The problem: Apart from the images, reproduce every record word for word.

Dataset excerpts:
================================

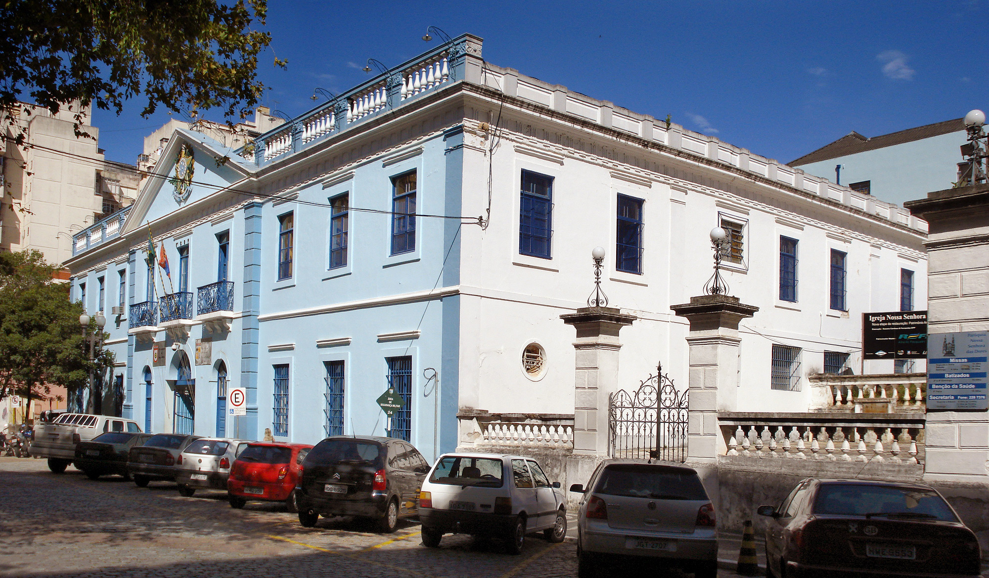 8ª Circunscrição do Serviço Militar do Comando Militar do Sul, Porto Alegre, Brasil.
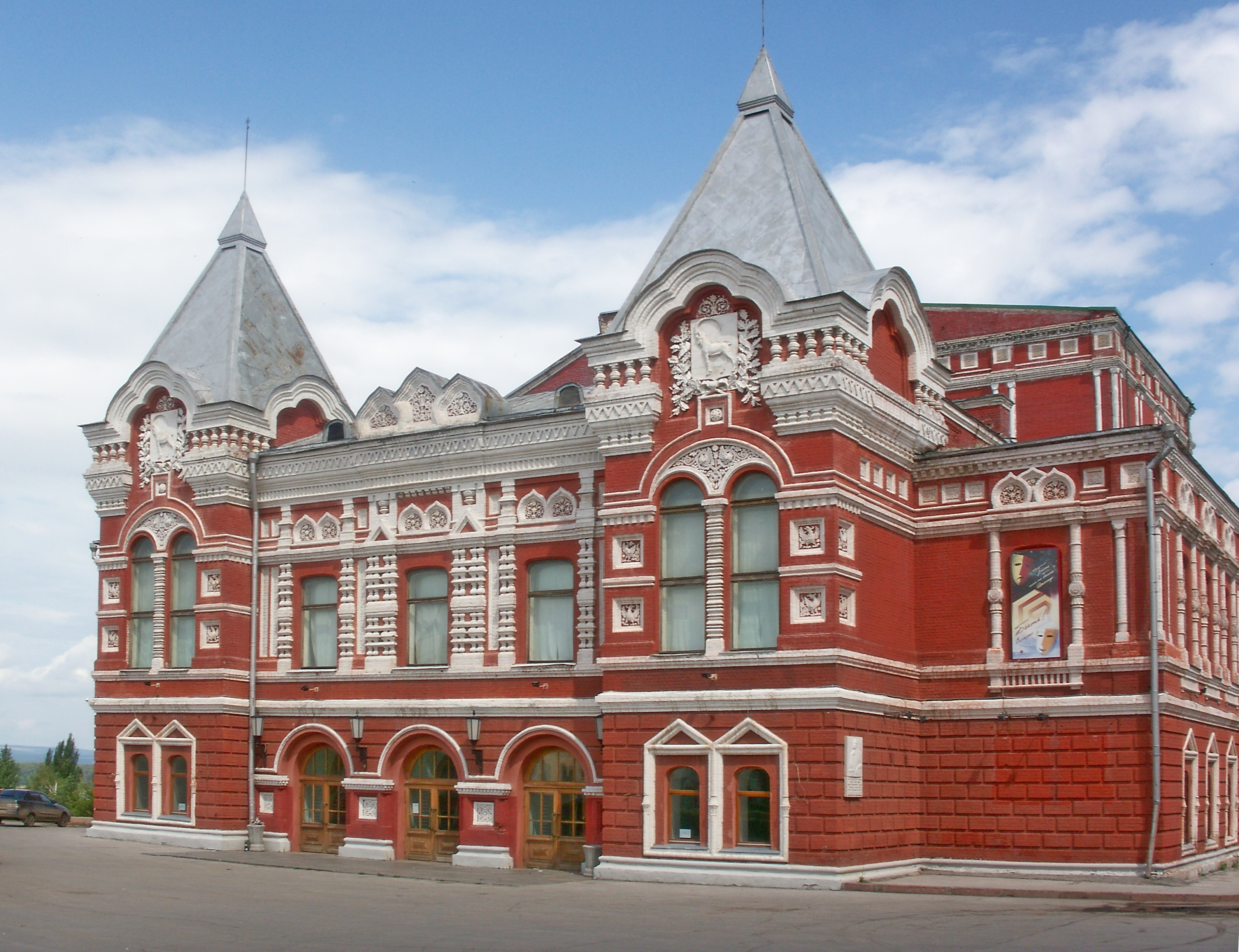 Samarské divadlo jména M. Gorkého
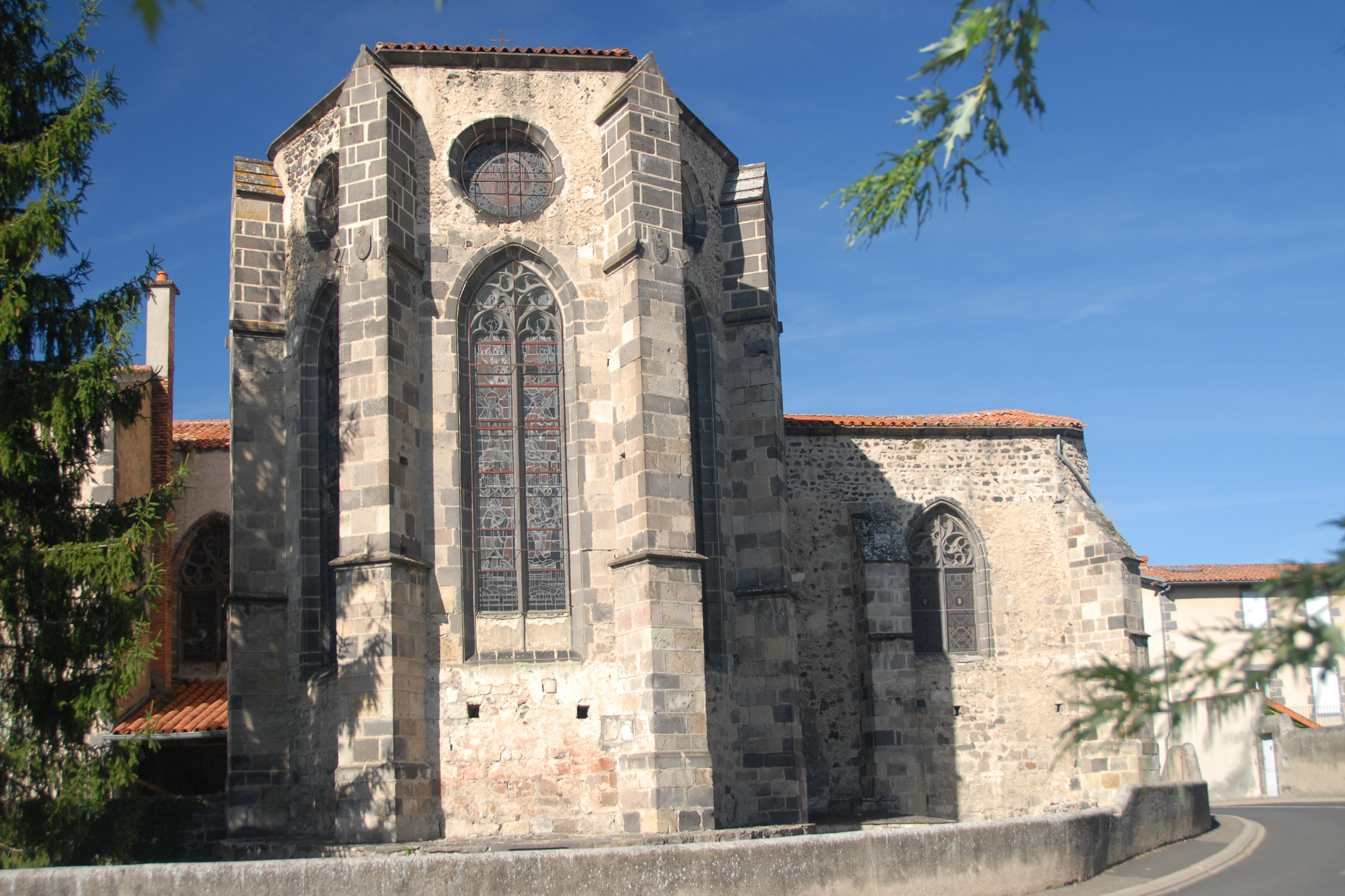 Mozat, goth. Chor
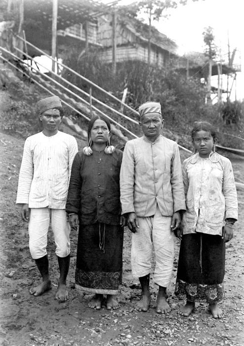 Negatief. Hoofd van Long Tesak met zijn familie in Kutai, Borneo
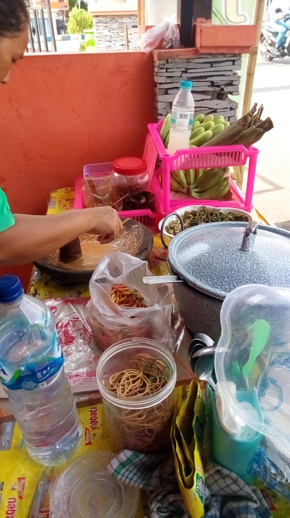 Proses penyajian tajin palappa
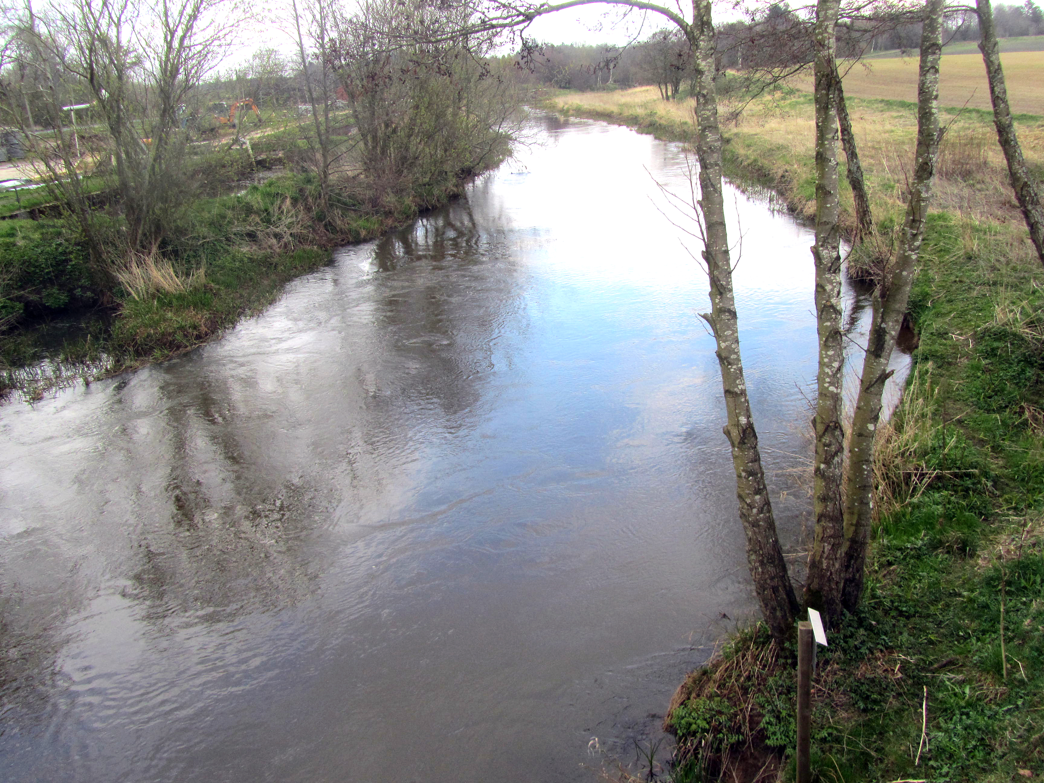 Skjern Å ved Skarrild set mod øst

================================

Completed exercise:
 8ª Circunscrição do Serviço Militar do Comando Militar do Sul, Porto Alegre, Brasil.
 Samarské divadlo jména M. Gorkého
 Mozat, goth. Chor
 Negatief. Hoofd van Long Tesak met zijn familie in Kutai, Borneo
 Proses penyajian tajin palappa
 Skjern Å ved Skarrild set mod øst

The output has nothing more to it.